2. IP Address: Enter the IP ranges and the user(s) will be allowed to access the I/O device within those specified ranges. To give range, click on Add Range link. This will add a new row below. Here, select Type from IPv4 and IPv6, give start and End IP address. The IT admins can click on the delete icon under Actions if any particular IP range has to be removed. Click on Add range to configure multiple IP ranges. Note: The IP addresses should be valid.
   

Once you have configured all the above, click on Create button on top right. The configuration will get created and displayed under Configuration tab with other related details.

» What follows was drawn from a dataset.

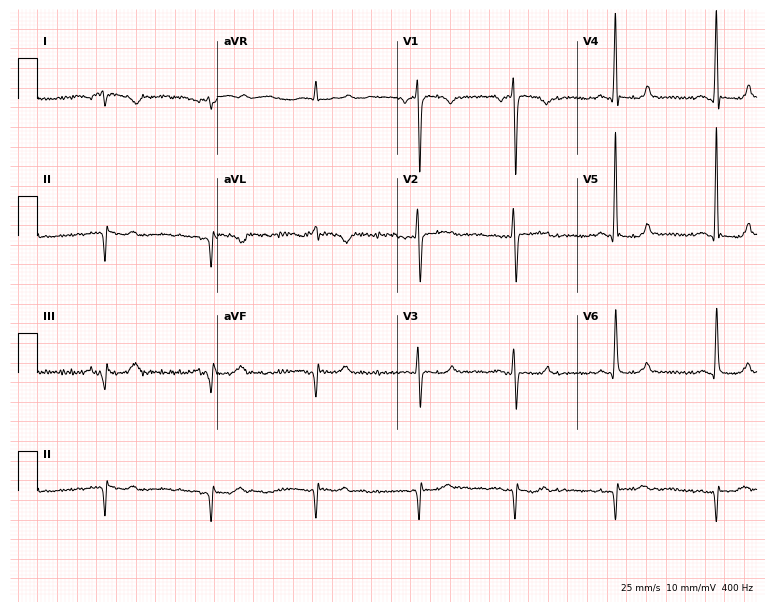
Electrocardiogram, a female patient, 63 years old. Of the six screened findings (first-degree AV block, right bundle branch block, left bundle branch block, sinus bradycardia, atrial fibrillation, sinus tachycardia), none is recorded. Other findings, if any, are not listed.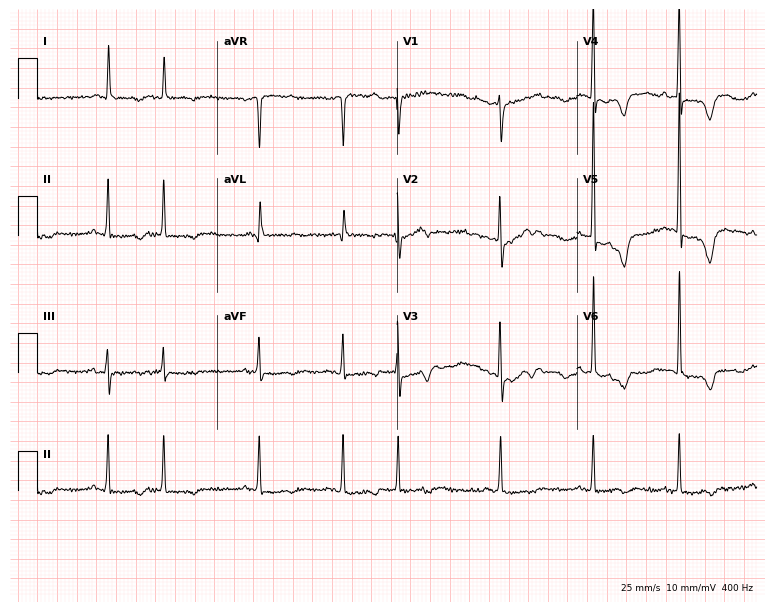
ECG (7.3-second recording at 400 Hz) — an 84-year-old female. Screened for six findings — first-degree AV block, right bundle branch block, left bundle branch block, sinus bradycardia, atrial fibrillation, sinus tachycardia — none is recorded. Only these six findings were labelled.

Step 2: Publish Configuration

To Publish, 

1. Click on publish icon in front of the configuration

2. In the new window, select the device profile(s) on which you want to publish the configuration. 

3. Click Publish
   
   

User Experience on Device

On publishing the configuration,

1. Notice Veltar icon on the top bar. Clicking on it will reflect I/O Device Access Control Policy as Configured
   
   
   

2. If you open Scalefusion MDM Client, it will reflect I/O Device Access Control Policy as Configured, under Settings
   
   
   

3. If you try to access an external storage device (for which you have created a rule in the configuration) it will show up the alert message you have configured. Below screenshot is an example when user tries to access Crucial X6, a portable solid-state drive (SSD) which has I/O Device Access Control policy applied to it and the user is denied from using the storage device.
   
   

Event Logs

From this section you can get detailed logs which are recorded for I/O device access, providing valuable insights into device usage. Click on Event Logs tab under I/O Device Access Control

Events Info

This section shows detailed information on the events, under following heads

1. Endpoint: The name assigned to the macOS device.

2. Device Name: The name of the external storage device.

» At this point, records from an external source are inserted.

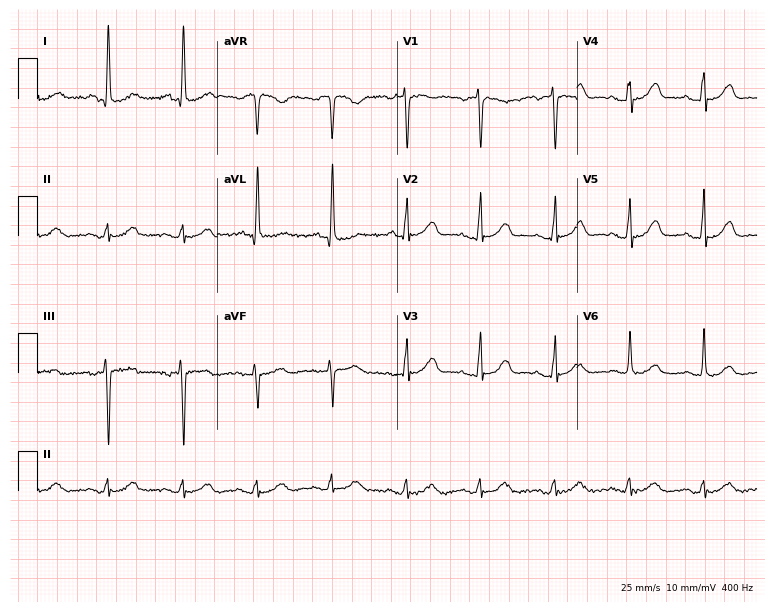
Electrocardiogram (7.3-second recording at 400 Hz), an 82-year-old female patient. Of the six screened findings (first-degree AV block, right bundle branch block, left bundle branch block, sinus bradycardia, atrial fibrillation, sinus tachycardia), none is recorded.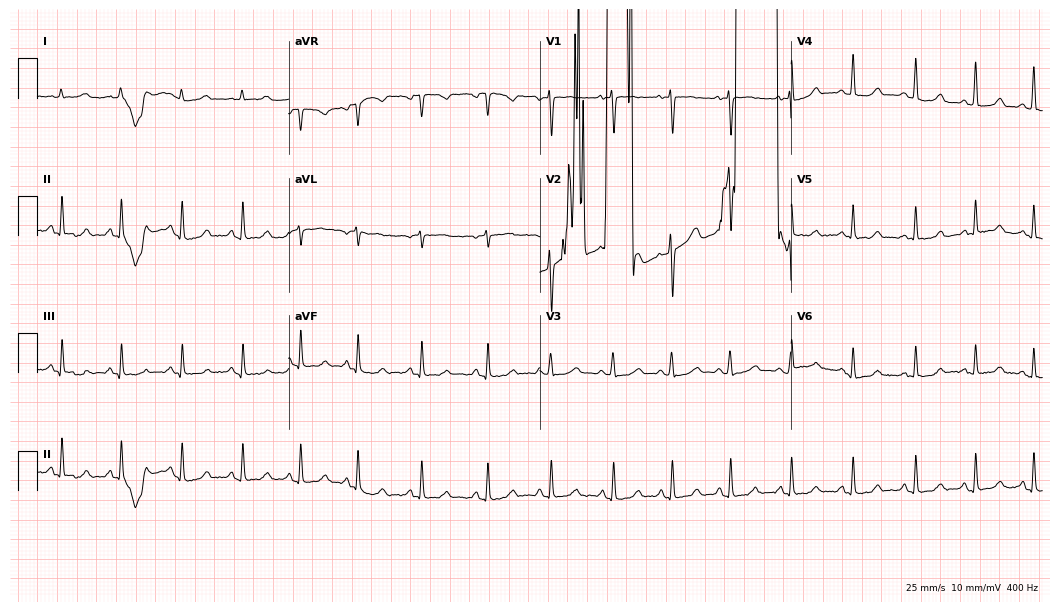
12-lead ECG (10.2-second recording at 400 Hz) from a 21-year-old woman. Screened for six findings — first-degree AV block, right bundle branch block, left bundle branch block, sinus bradycardia, atrial fibrillation, sinus tachycardia — none is recorded.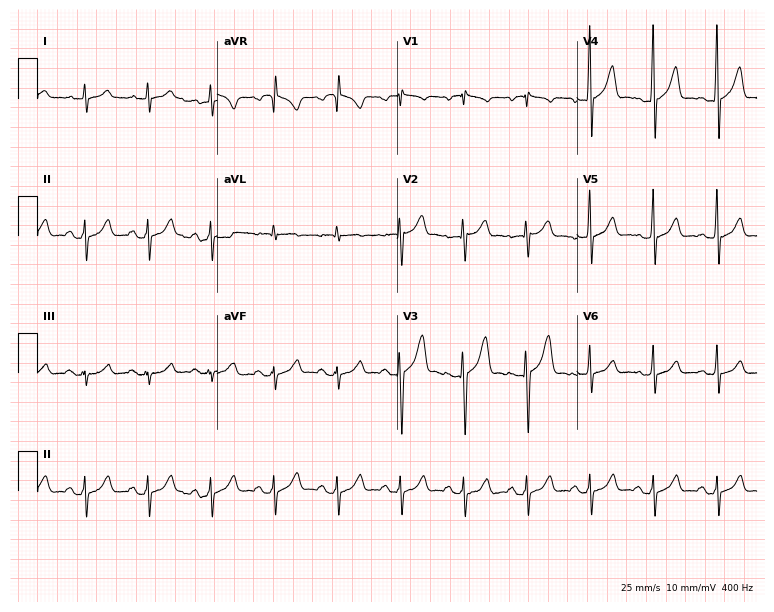
Standard 12-lead ECG recorded from a man, 51 years old. Read as a normal ECG.

3. Device Type: The type of external storage device

4. Username: The name of the user account that accessed the storage device.

5. Connection Status: Connected- Read & Write, Connected - Read Only, Denied, Connected

6. Timestamp: Indicates when the I/O device was accessed by the user.

7. Actions:

   1. View App Information: Clicking this option displays a pop-up with detailed information about the I/O device. This information helps administrators understand the context of storage device’s access and identify the specific reasons for the blocks:

      1. Name

      2. Product ID

      3. Product Name

      4. Vendor ID

      5. Serial Number

      6. Manufacturer

      7. BSD Name

      8. Bsd Path

      9. Mount Point

      10. File System

      11. Is Encrypted

      12. Is Read Only

      13. Total Size

      14. Available Size

      15. Connection Status

      16. Connection Reason

   2. Edit Configuration: With this, you can update the configuration

   

Additional Features

Filters

There are filtering options available for viewing activity logs. You can filter them by: 

1. Timestamp:

   1. Timestamp

   2. Device Name

   3. Username

2. Configurations:

   1. All Configurations

   2. List of available configurations. Choose a specific configuration

3. Date Picker:

   1. Start Date: It can be from Current Date to 7 days. You cannot select a date more than 30 days in the past.

   2. End Date

      Note: Logs older than 30 days get automatically deleted.

4. Page Size: Select the number of records to be displayed on one page

5. Search Using Device Name, Serial No, or Name
   
   

Download Report

Clicking the button downloads a CSV report containing the filtered activity data. Please note the report can be downloaded for a duration of 7 days at the maximum.